At first glance, the eye saw what the lens sees, a single flat image. It took a few moments for the mind, filled with its knowledge and experience of the three-dimensional world, to begin to tease apart the various overlapping images and make sense of what they eye was seeing. I was conscious of the process and couldn’t help but wonder what someone from a different dimension would make of it. A two-dimensional being would be quite happy with the initial impression. Except that a two-dimensional being wouldn’t be able to distance themselves from the image in order to see it at all…they would, of necessity, be part of it, just as I am part of this image and reality.

What if there was a being that moved through more dimensions that we do? Would our three-dimensional image of the world look just as flat to it as the image on the pane of glass did to me?

Do we really live just within three dimensions though, when time has been posited as a fourth? The softly falling snowflakes were a visual representation of time as I watched them move  through space from one place to another. And as I was in those dimensions, watching them, where was the ‘I’ that was able to watch? It cannot be within those nominal four dimensions, for if it were, it would be unable to separate itself from the image in order to observe it.

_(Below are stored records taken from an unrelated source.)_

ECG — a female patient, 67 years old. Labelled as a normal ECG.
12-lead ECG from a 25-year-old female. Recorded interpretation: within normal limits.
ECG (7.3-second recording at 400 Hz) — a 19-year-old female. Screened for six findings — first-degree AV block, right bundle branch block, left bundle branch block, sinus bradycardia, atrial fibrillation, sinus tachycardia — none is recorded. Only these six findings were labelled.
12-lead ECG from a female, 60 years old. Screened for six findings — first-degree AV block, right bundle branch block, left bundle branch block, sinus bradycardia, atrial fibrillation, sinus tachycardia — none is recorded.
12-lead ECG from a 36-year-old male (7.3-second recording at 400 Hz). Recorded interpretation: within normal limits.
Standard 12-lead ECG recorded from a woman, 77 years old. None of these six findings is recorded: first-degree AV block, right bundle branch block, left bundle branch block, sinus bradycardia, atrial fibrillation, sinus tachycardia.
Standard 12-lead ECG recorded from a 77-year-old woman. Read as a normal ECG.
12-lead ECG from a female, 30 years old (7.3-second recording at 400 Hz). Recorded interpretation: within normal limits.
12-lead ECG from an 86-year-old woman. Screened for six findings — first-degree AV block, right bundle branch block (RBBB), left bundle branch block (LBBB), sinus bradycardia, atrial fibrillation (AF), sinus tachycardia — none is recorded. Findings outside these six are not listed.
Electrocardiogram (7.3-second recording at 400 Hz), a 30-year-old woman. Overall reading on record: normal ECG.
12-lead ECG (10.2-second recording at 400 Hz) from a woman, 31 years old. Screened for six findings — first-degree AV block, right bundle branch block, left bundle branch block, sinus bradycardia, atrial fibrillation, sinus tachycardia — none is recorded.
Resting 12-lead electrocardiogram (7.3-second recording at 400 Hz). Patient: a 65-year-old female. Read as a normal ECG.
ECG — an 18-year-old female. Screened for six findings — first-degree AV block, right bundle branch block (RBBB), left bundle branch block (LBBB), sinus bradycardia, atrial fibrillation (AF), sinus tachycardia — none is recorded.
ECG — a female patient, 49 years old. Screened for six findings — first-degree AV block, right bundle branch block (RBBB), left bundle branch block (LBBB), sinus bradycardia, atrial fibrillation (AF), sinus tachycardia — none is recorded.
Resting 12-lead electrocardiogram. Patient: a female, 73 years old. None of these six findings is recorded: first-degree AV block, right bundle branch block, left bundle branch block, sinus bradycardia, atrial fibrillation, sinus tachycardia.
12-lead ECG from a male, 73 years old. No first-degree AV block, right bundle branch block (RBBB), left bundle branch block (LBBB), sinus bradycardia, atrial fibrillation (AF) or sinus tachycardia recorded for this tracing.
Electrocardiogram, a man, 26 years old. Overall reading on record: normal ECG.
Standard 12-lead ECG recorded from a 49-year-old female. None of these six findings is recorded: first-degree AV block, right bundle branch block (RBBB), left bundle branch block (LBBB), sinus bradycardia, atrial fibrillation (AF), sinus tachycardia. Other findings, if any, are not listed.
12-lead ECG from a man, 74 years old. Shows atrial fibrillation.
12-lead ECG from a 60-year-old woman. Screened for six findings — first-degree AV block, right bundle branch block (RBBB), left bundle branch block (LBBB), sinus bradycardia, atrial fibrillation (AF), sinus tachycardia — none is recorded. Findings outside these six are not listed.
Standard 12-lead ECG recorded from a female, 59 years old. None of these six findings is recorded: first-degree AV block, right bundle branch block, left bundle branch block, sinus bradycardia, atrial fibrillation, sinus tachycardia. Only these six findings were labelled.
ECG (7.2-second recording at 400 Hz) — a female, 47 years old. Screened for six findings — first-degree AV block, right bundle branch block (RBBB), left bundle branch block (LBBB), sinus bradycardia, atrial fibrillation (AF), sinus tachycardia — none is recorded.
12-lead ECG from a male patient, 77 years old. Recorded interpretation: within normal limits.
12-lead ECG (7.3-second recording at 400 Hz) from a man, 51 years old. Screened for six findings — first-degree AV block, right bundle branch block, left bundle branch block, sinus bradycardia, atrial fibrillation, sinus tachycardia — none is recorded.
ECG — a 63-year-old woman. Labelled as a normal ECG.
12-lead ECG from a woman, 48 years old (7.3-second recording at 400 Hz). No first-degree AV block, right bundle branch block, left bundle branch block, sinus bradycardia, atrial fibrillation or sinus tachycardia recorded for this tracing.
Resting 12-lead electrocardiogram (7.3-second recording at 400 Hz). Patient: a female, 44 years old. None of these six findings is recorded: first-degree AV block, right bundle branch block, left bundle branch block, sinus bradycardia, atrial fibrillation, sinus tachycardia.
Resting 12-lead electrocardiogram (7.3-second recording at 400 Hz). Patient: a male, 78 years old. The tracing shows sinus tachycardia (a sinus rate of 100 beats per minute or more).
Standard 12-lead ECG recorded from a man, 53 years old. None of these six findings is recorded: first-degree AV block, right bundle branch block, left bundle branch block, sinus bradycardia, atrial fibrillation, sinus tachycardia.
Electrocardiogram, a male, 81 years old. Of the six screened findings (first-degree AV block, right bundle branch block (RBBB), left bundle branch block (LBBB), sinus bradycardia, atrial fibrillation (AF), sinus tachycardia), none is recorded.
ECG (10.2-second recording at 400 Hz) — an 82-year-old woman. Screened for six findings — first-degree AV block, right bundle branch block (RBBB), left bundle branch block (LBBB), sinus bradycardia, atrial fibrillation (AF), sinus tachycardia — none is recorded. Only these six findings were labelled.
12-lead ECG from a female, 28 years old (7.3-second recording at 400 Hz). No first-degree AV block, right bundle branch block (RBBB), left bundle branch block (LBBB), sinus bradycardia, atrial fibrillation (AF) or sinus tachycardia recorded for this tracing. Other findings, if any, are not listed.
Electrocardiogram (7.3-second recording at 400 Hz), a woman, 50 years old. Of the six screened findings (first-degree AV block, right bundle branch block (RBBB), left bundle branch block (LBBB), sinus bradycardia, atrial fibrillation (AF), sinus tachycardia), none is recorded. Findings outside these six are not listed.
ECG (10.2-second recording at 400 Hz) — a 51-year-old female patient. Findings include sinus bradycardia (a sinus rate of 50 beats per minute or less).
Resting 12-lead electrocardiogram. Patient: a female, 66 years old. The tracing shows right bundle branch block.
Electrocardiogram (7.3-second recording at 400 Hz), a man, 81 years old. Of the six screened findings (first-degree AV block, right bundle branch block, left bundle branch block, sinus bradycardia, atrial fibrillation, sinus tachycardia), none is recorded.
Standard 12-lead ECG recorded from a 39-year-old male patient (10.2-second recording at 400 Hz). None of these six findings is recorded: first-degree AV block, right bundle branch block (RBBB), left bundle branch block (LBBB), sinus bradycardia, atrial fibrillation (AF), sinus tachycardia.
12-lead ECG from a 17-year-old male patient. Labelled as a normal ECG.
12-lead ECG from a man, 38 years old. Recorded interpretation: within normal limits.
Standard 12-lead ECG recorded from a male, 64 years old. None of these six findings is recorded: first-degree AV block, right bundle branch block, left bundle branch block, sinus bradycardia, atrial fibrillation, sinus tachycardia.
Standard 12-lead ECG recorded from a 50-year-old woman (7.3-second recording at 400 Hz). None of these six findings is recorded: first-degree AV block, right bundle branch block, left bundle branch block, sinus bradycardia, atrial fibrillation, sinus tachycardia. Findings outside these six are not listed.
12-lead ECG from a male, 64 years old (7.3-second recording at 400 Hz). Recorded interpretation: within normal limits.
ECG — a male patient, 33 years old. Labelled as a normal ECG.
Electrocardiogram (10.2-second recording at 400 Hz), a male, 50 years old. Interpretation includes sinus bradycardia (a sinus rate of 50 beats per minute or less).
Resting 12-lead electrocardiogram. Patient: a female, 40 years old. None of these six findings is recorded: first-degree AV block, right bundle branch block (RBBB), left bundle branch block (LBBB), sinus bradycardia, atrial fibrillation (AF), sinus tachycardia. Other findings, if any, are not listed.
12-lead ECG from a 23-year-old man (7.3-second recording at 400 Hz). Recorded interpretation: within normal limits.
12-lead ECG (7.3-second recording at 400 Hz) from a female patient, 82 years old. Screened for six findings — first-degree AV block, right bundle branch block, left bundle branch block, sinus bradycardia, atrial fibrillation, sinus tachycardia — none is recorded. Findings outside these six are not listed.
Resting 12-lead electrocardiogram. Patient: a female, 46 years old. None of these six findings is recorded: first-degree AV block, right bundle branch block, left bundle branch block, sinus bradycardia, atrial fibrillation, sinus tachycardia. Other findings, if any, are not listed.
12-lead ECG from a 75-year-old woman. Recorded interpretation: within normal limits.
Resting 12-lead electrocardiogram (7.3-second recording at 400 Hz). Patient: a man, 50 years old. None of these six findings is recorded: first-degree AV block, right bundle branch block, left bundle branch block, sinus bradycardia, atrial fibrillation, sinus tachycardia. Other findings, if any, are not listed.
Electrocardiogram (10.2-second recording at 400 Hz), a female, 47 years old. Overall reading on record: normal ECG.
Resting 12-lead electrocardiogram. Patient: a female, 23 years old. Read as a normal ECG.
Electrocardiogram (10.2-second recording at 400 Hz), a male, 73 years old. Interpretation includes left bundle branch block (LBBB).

After proving, to my own satisfaction at least, the necessary existence of the fifth dimension, things got more complicated. While holding a conversation about cats with the son dangling out of his window, I wondered about the fact that the observing consciousness can always observe itself in the process known as infinite regress. Even in that moment, I was aware of the layers of my own consciousness as I chatted about mundane ideas while exploring an inner vision of infinity. And I wondered about the implications of that. I wondered too whether time was simply space observing itself… and if you view space as consciousness, which is far from a new idea, that opens up some intriguing and mind-boggling lines of thought.

While all this was going on, I was looking at the reflections in and through the window. In itself, it was a perfect illustration of both the distorted perception of reality we may have and the many layers it holds. Multiple reflections came together as one image. It is only my experience of those layers of reality that allow me to distinguish between bedroom and garden, inside and outside, mirror, glass and lens. It is only that experience that lets me know what is the image and what is the object.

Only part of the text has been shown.